## EXERCISE GOAL
Copy the records below exactly, leaving out any pictures.
↓
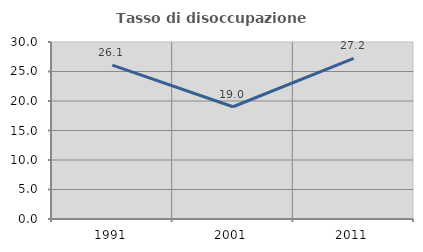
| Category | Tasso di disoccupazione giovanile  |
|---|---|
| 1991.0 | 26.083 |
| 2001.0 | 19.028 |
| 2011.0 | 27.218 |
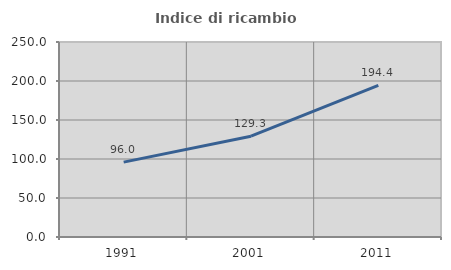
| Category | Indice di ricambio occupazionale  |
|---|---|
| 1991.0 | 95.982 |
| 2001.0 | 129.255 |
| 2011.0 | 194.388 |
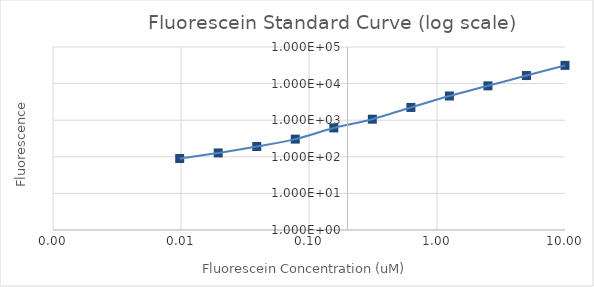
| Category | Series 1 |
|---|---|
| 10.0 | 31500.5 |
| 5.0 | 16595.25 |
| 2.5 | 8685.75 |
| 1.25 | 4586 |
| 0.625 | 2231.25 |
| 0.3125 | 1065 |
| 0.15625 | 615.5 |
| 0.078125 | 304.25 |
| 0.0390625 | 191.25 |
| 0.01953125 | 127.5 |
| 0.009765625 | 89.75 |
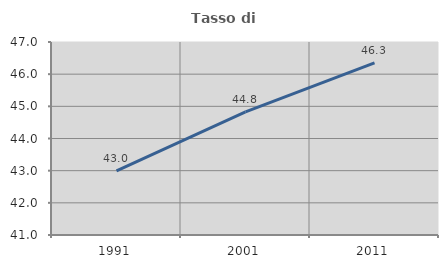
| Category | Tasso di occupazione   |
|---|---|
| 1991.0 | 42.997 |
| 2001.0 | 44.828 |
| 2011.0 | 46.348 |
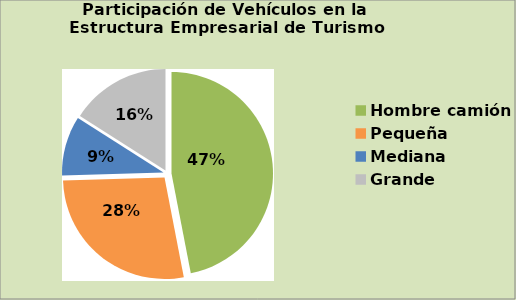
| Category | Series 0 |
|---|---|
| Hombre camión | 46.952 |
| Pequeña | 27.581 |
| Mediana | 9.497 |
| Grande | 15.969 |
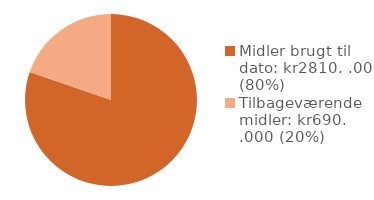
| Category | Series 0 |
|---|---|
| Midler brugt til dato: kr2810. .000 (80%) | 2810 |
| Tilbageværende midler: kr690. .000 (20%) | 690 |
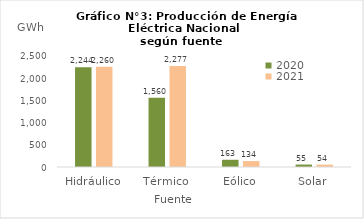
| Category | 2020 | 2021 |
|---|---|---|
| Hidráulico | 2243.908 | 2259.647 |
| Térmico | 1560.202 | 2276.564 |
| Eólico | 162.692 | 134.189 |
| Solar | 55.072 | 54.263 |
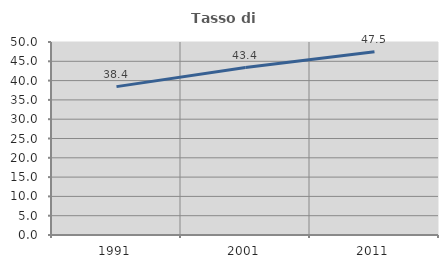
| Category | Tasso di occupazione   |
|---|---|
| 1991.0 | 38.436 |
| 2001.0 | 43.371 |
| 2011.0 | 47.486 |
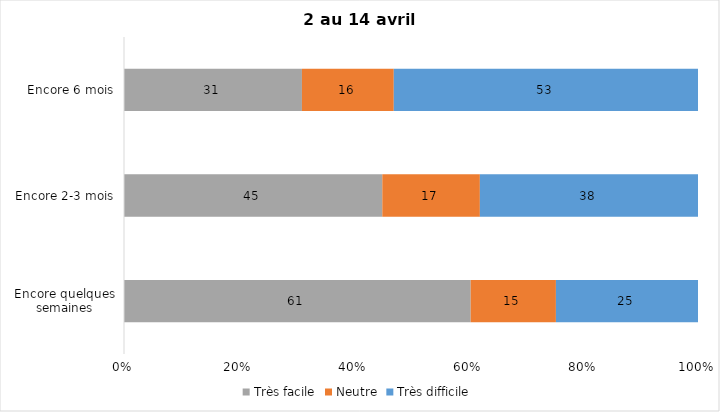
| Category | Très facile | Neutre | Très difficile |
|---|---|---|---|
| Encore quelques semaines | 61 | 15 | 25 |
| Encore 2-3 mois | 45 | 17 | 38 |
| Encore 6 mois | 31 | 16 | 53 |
↑
## EXERCISE RESPONSE
| Category | Tasso di disoccupazione giovanile  |
|---|---|
| 1991.0 | 26.083 |
| 2001.0 | 19.028 |
| 2011.0 | 27.218 |
| Category | Indice di ricambio occupazionale  |
|---|---|
| 1991.0 | 95.982 |
| 2001.0 | 129.255 |
| 2011.0 | 194.388 |
| Category | Series 1 |
|---|---|
| 10.0 | 31500.5 |
| 5.0 | 16595.25 |
| 2.5 | 8685.75 |
| 1.25 | 4586 |
| 0.625 | 2231.25 |
| 0.3125 | 1065 |
| 0.15625 | 615.5 |
| 0.078125 | 304.25 |
| 0.0390625 | 191.25 |
| 0.01953125 | 127.5 |
| 0.009765625 | 89.75 |
| Category | Tasso di occupazione   |
|---|---|
| 1991.0 | 42.997 |
| 2001.0 | 44.828 |
| 2011.0 | 46.348 |
| Category | Series 0 |
|---|---|
| Hombre camión | 46.952 |
| Pequeña | 27.581 |
| Mediana | 9.497 |
| Grande | 15.969 |
| Category | Series 0 |
|---|---|
| Midler brugt til dato: kr2810. .000 (80%) | 2810 |
| Tilbageværende midler: kr690. .000 (20%) | 690 |
| Category | 2020 | 2021 |
|---|---|---|
| Hidráulico | 2243.908 | 2259.647 |
| Térmico | 1560.202 | 2276.564 |
| Eólico | 162.692 | 134.189 |
| Solar | 55.072 | 54.263 |
| Category | Tasso di occupazione   |
|---|---|
| 1991.0 | 38.436 |
| 2001.0 | 43.371 |
| 2011.0 | 47.486 |
| Category | Très facile | Neutre | Très difficile |
|---|---|---|---|
| Encore quelques semaines | 61 | 15 | 25 |
| Encore 2-3 mois | 45 | 17 | 38 |
| Encore 6 mois | 31 | 16 | 53 |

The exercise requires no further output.